直到那位新丽之主来了,他的“通神明,听风雨”的传闻令当地许多有信仰的人追随,也有很多自幽州流落到新罗的后代愿意跟着他,因为他们有着相似的血脉渊源,也更因为他们有钱有粮有人,能打跑那些贼寇。
他们更赶走了那些本地的,拥有所有土地的贵族。
当时他们只占据了新罗北地的一小部分,也有一些人反对他们,图波是反抗最强烈的一位。
“他说这是他们的国他们的故土,不要一个外人来统治他们。”
那一晚,当车浑说起这件事时,薛宏义略震动,不禁追问:“后来呢?”
车浑的声音有些闷,沉稳了太多,“他被抓住了,他只有近五百人,有些追随他的人反抗的很强烈,不过那位新丽之主没有杀了他,也没有杀了他的那些人。”
“他把他们分散了,关在一间间屋子里。”
“他们用着最简单的饭食,最简易的招待,也许是囚犯,可同囚犯比起来好太多,他们只需要每日听着当地的民众来他们的屋子前诉苦。”
“……诉苦?”
车浑也笑了,那笑夜色之中竟有些明亮了,“这是我的戏称,也许新丽的主人只是让当地的民众讲讲自己,陪他们说说话,以解烦闷。”
“可是当地战乱已久,各自割据,大多数民众的土地被那些贵族占据,他们没有任何的土地,只能依附那些贵族,为他们的奴仆,为他们开荒种田,为他们而战斗。”
“可也许是战乱,这些掌握了土地和人的贵族,越发的猖狂,不把身下的奴仆当人看,只当用过就丢的杂草。”
“那位将军也是如此,愤而反抗,杀了自己的主人。”
“这些民众足足讲了三个月,讲以前和现在,后来甚至有一些流着幽州血脉的新余人也去陪他们说话,聊天。”
薛宏义惊奇时,只听车浑苦笑:“讲的好,有钱拿,有粮发。他们巴不得再讲个几月,可是那位图波将军却不在出声了,他甚至偷来了一根麻绳。”
车浑看向他自小看着长大的这位小将军,“他想拿麻绳了断自己了,然后,那位新丽之主出现了。”
论御人之道,这位新主远超常人。
不过“美色”似是更吸引众人的目光,不禁让人更关注他是否倚靠他的“美”来成事。
薛宏义不禁想。
车浑没有停下声,而是说的更抑扬顿挫,更充斥着感情了。
“他请他喝酒,请他吃肉,同他说‘你是奴仆的孩子,你生为奴隶,你却敢带着这么多人反抗他们,我很敬佩你,也很尊重你,因为你们曾一无所有。’”
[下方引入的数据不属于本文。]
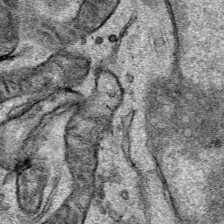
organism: Human
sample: Mitochondria in HCT116 cells
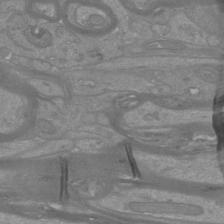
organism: Mouse
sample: Cortical neurons
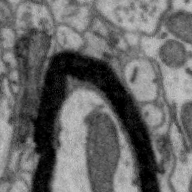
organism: Zebra finch
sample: Brain
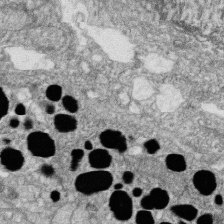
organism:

“你当然可以选择死,选择一死了之,可是你的士兵呢?”
“你们这片土地的其他新罗人怎么办?他们难道……也要和你一起选择死吗?”
薛宏义听得很震动。
他觉得劝人忍受活下来的痛苦,其实是更难的。
“留在北地的人多是一无所有的,多是被他们丢弃的,这里有太多贫瘠的山地,产出不了多少粮食。是新罗人,还是不是?相比活下去没那么重要!我们没有什么不一样,我们站在了这片土地,也许以后就会成为这里的人。”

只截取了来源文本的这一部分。